Fishing catamarans over 30′ long are rare in the United States. But the Pacific 3200 is attempting to change that by demonstrating that two hulls may be better than one on larger boats, at least for boaters more interested in comfort than blazing speed.
Most notable is the 3200’s footprint: Dual hulls give it an almost rectangular shape, with a maximum beam of 12’10” that extends most of the length of the boat. The result is more deck space than you’d get on a monohull with similar dimensions. With that broad beam and the cat configuration, this boat is as solid as an oil barge at trolling speeds. Our test runs took place in the teeth of a nasty easterly, and the 3200 made frothy water feel flat.

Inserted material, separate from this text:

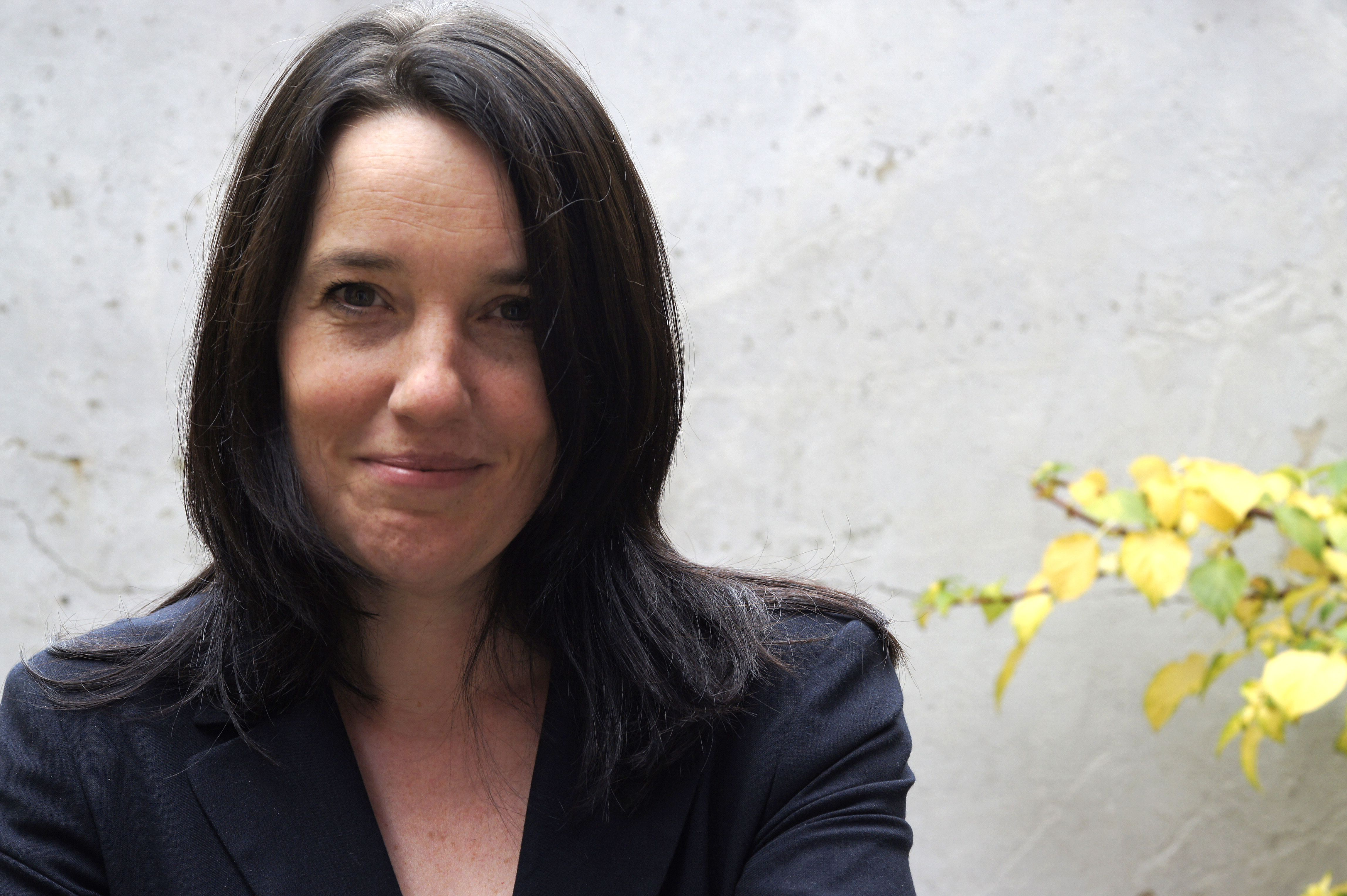 Julia Wallner, Direktorin Georg Kolbe Museum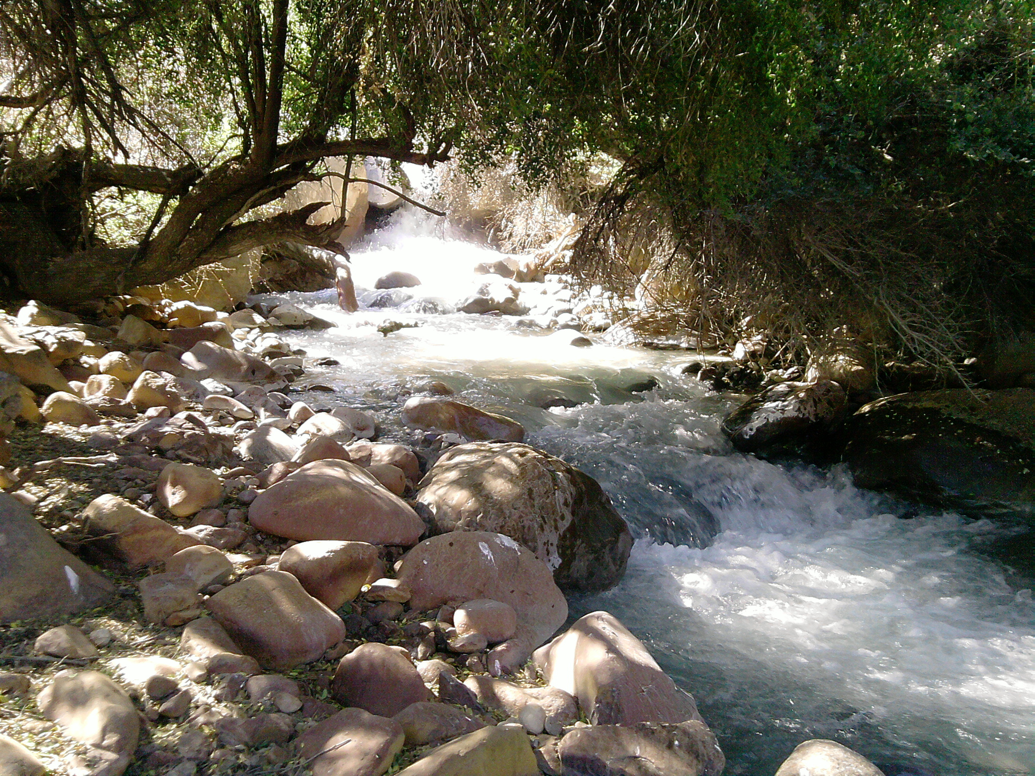 Estero Yerba loca, en parque nacional del mismo nombre, Chile

Our test boat had a hardtop extension that completely covered the cockpit. Nice for driving rain and harsh sun, but not so nice when casting a fishing rod. The standard version of this boat doesn’t have that extension. What does it have? An aerated livewell centered in the transom, a transom door on the starboard side, and a macerated fishbox in the sole.
Anglers unused to cats may find the centered-helm layout unusual. It’s similar to driving a center console, but until the boat was on plane with the trim tabs deployed, visibility over the broad bow was poor. Of course, visibility isn’t an issue when you’re running the boat from the standard bridge command post-where you’ll be in all but the worst weather.
The head is in the port hull’s bow, and the starboard bow holds a single master stateroom. Both offer plenty of space and 6′ of headroom. The main cabin, including a full galley and dinette, has lots of teak and an overall yacht-grade fit and finish.
Performance was strong, especially considering that the test rig had 200 gallons of diesel fuel plus five people onboard. Top speed was 37.3 mph. That may not allow you to run with the Fountains and the Scarabs, but you’ll just be finishing your sit-down, air-conditioned breakfast when you join them at the hot spot. You’ll be happy with your fuel bill, too, if you get our test boat’s Volvo Penta KAD 44PEDC DuoProp stern drives. Cruising at 3300 rpm (29.3 mph) we achieved 1.4 mpg. This is the lightest power package offered, shaving 1,500 to 2,200 pounds as compared to the Yanmar and Cummins inboard options.
The closest competitor is the Benchmark 36, not surprising since both hulls were designed by John Kiley. With Cummins 450s, the Benchmark 36 goes for about $355,000 equipped similarly to the Pacific 3200. Fit and finish is comparable.
LAST WORD. Loads of space, great economy, and one of the best rides for its LOA make this boat catnip for hard-core anglers.
LOA……..32’2″ ** **
Beam……12’10” ** **
Displacement (lbs., approx.)…16,000 ****
Bridge clearance…12’0″ ****
Minimum cockpit depth……….2’6″ ****
Max. cabin headroom…6’0″
Fuel capacity (gal.)………300 ****
Water capacity (gal.)……..70 ****
Price (w/standard power)….$223,000 ****
Price (w/test power)….$223,000
STANDARD POWER: Twin 248-bhp Volvo Penta KAD 44PEDC in-line-6 diesel DuoProp stern drives.
OPTIONAL POWER: Twin Volvo Penta, Cummins, or Yanmar diesel stern drives or inboards to 740 bhp total.
TEST BOAT POWER: Twin 248-bhp Volvo Penta KAD 44PEDC in-line-6 diesel DuoProp stern drives with 220 cid, 3.62″ bore x 3.54″ stroke, swinging B-3 propsets through 1.68:1 reductions.
STANDARD EQUIPMENT (major items): Refrigerator; 2-burner cooktop; 10-gal. water heater; windshield wipers w/washer; AM/FM/CD stereo; Hynautic hydraulic controls; electric windlass; livewell; macerated fishbox; 4 bilge pumps.